I’m using SDK 2.0 beta on Vista with a geforce 8600 GT (264 KB)

The basic programming model is that threads issue in groups of 32 called warps. I’ve never actually tried it, but it would not be surprising if the driver promoted the number of threads to the closest multiple of 32. That would be consistent with how the programming guide and the occupancy calculator determine the maximum number of registers.

Hi, thanks for the response. Shouldn’t the emulator have the same response then?

Are you aware that GPU currently supports only single-precision? This may cause differences in results.

BTW, CUDA is not supported on 6600 GT, do you mean 8600?

haha, yes i mean the 8600. nice catch. The precision shouldn’t matter here. I’m using floats in emulation and the c++ part also. Not only that, I’m pretty sure its not an underflow because the final output file reports all of the nk’s divided by the last value (for some reason, this calculation is always reported like this).

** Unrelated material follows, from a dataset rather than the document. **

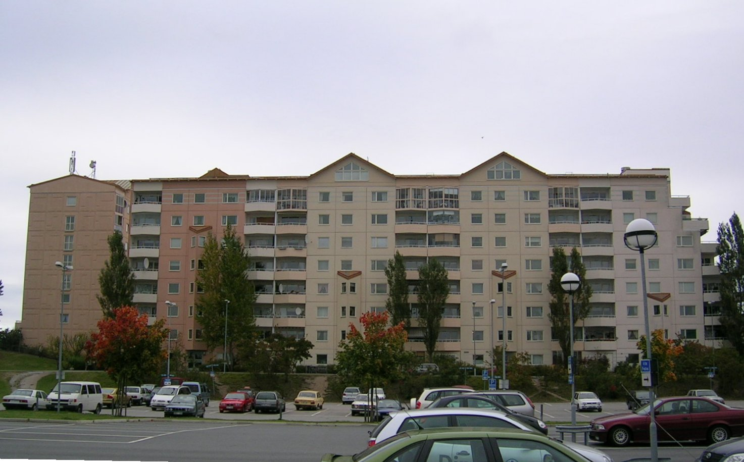 Norra kronans gata, Brandbergen Foto:Shrimp 11 september 2005 kl.16.29 (CEST)

These ratios are as expected. I didn’t even realize anything was wrong until I plugged it into the next step. So whatever I (or CUDA) am doing wrong, it is consistently wrong. Thanks for any help.

Even if you use float in host code all intermediate FPU uses extended (80-bit) precision for intermediate calculations.

You can use _set_controlfp() to instruct compiler to use single precision. GIve it a try and check if your results are still much different on GPU and in emulation mode.

Thanks for the response. I add


right before my call to the kernel in emulation mode, and I still get the correct answer in emulation and the wrong answer from the GPU. Any other ideas? Thanks.

It could be a problem where you don’t have all arrays copied to the GPU device/constant memory. This would not show up in emulation mode because kernels can access host memory there.

Well, i figured it out. In my kernel, I accidentally had one of my variables as a double instead of a float. Now, while this was accidental, I was under the impression that CUDA just translated to float if you used doubles. This gives the completely wrong answer if you use a double. Very odd. Thanks for all of the help.